Start of The data
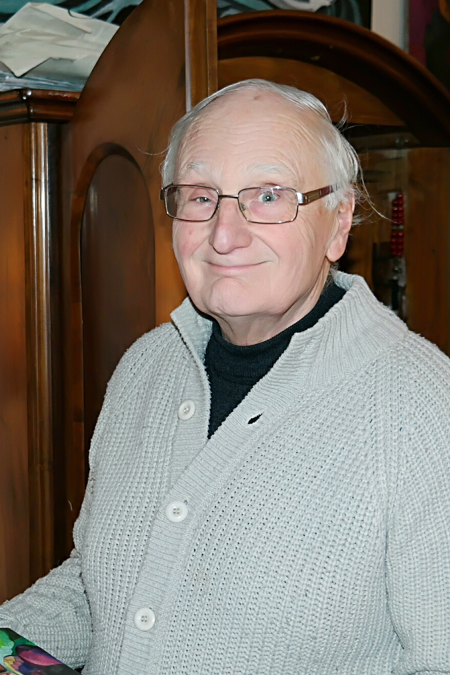 der österreichische Heimatforscher und Künstler Herbert Puschnik
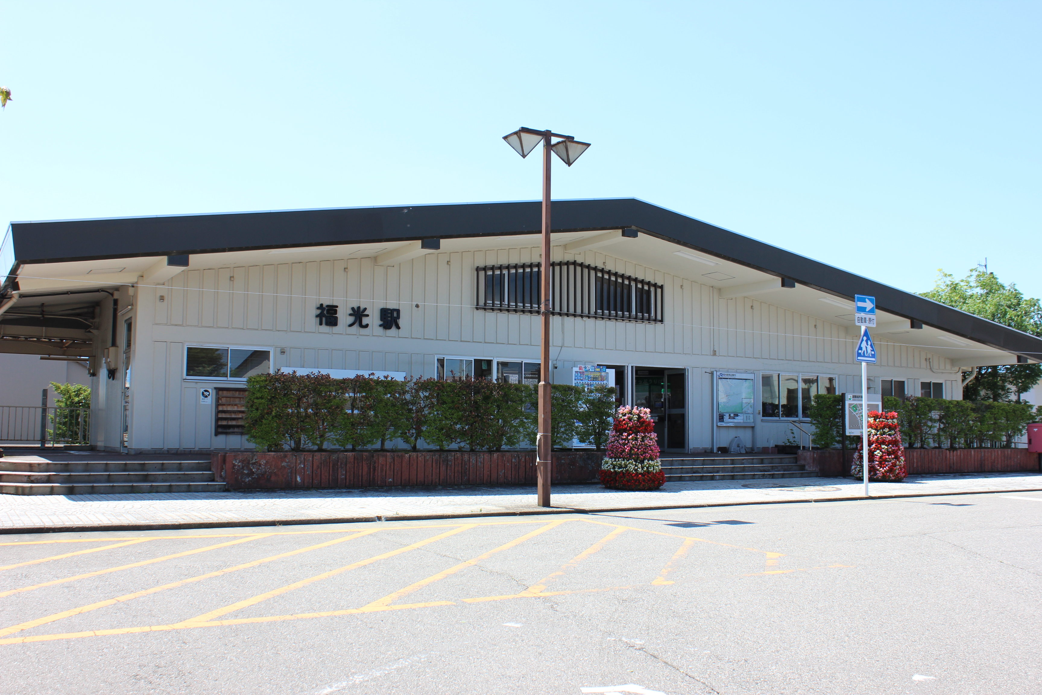 JR城端線福光駅（富山県南砺市） Canon EOS Kiss X5
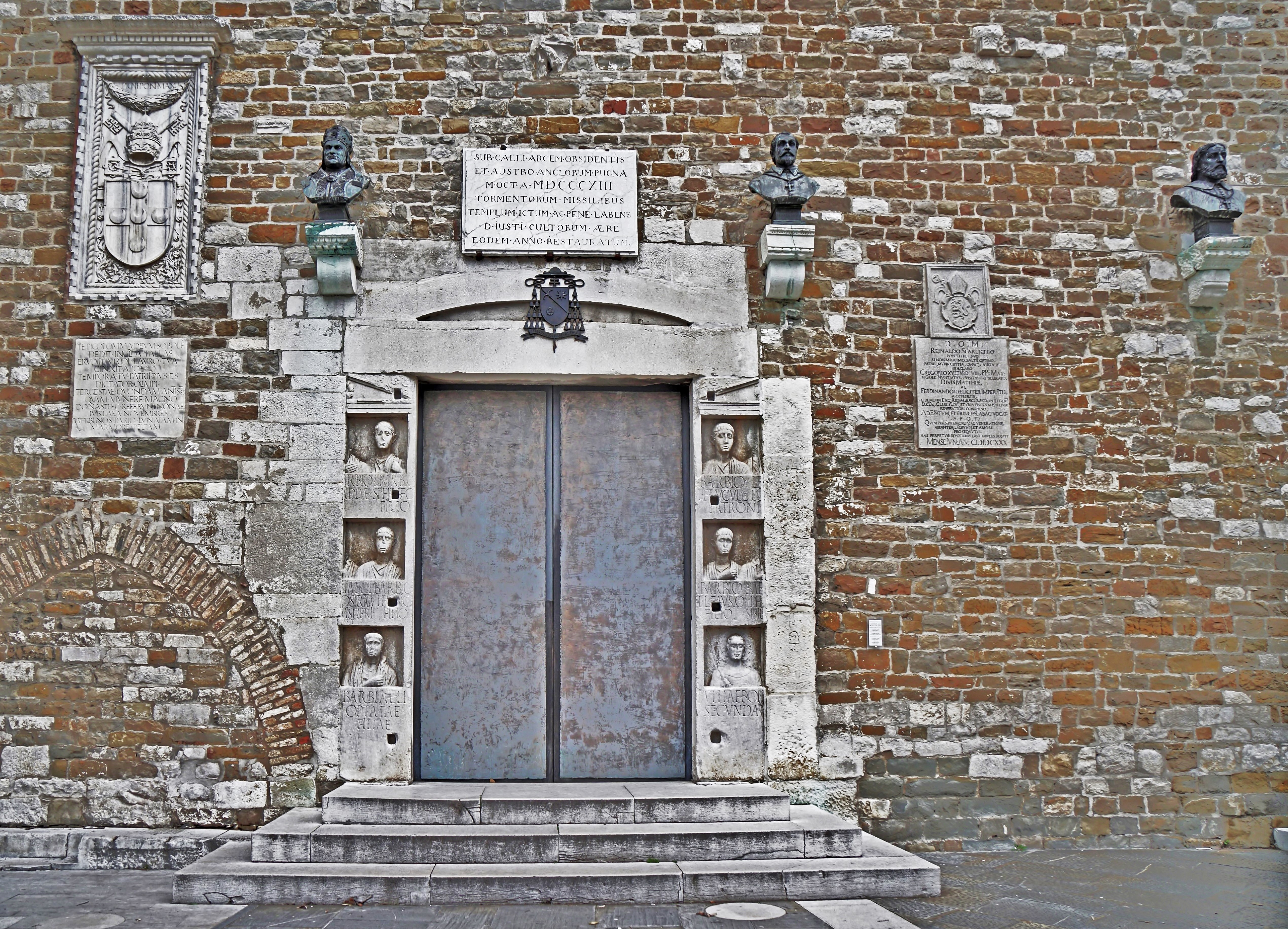 Portal der Kathedrale San Giusto (Triest)
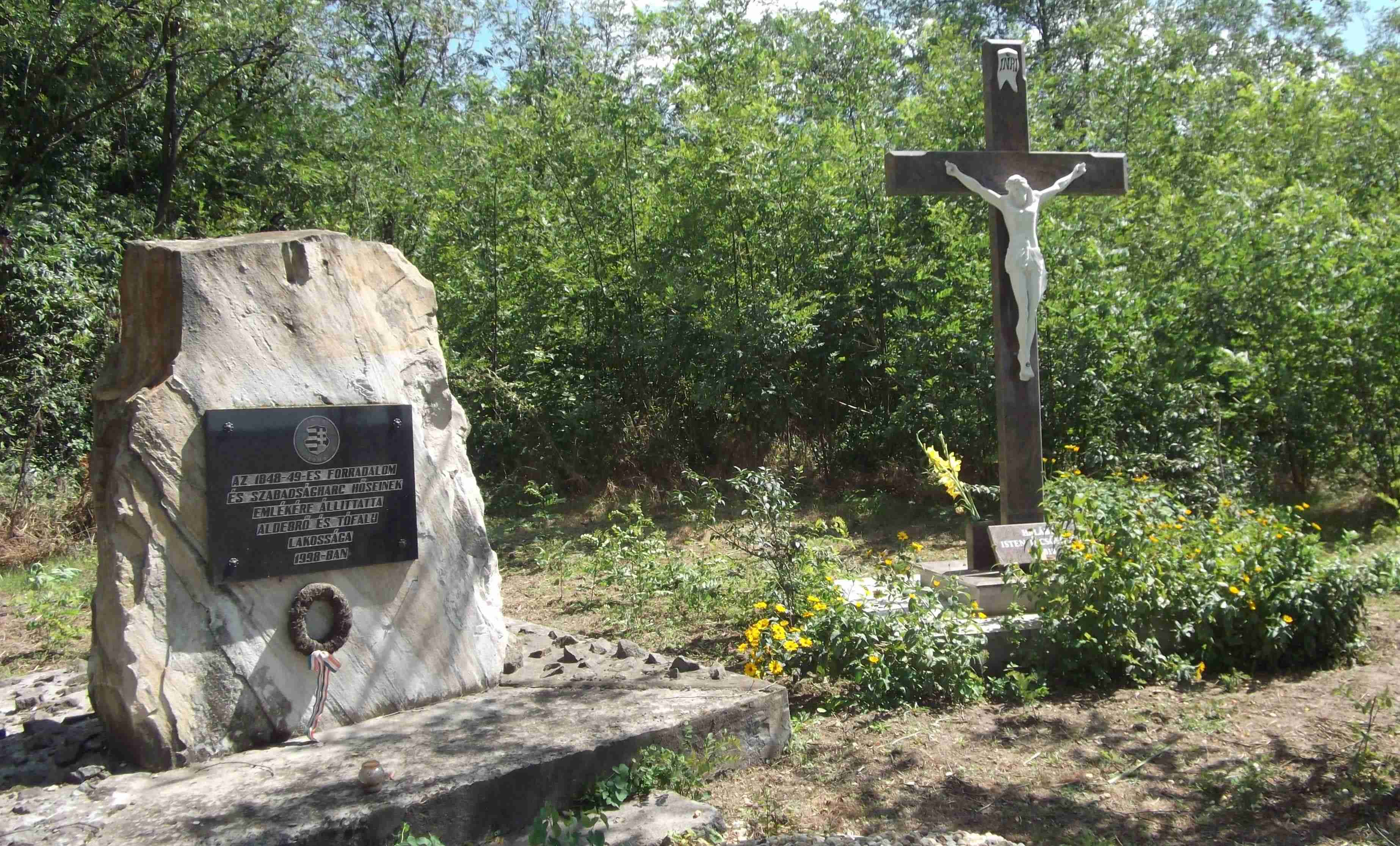 Honvédhalmi kiskút, Tófalu
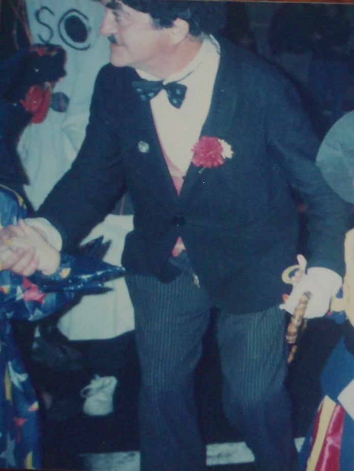 El Charlot de Las Palmas (Santiago García) durante la Gran Cabalgata del Carnaval de Las Palmas de Gran Canaria, Gran Canaria. Islas Canarias (España).
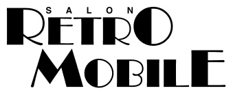 Logo Rétromobile
End of The data
→ Problem description: The goal is an exact reprint of the entries, leaving out the pictures.

→ Solution below:
 der österreichische Heimatforscher und Künstler Herbert Puschnik
 JR城端線福光駅（富山県南砺市） Canon EOS Kiss X5
 Portal der Kathedrale San Giusto (Triest)
 Honvédhalmi kiskút, Tófalu
 El Charlot de Las Palmas (Santiago García) durante la Gran Cabalgata del Carnaval de Las Palmas de Gran Canaria, Gran Canaria. Islas Canarias (España).
 Logo Rétromobile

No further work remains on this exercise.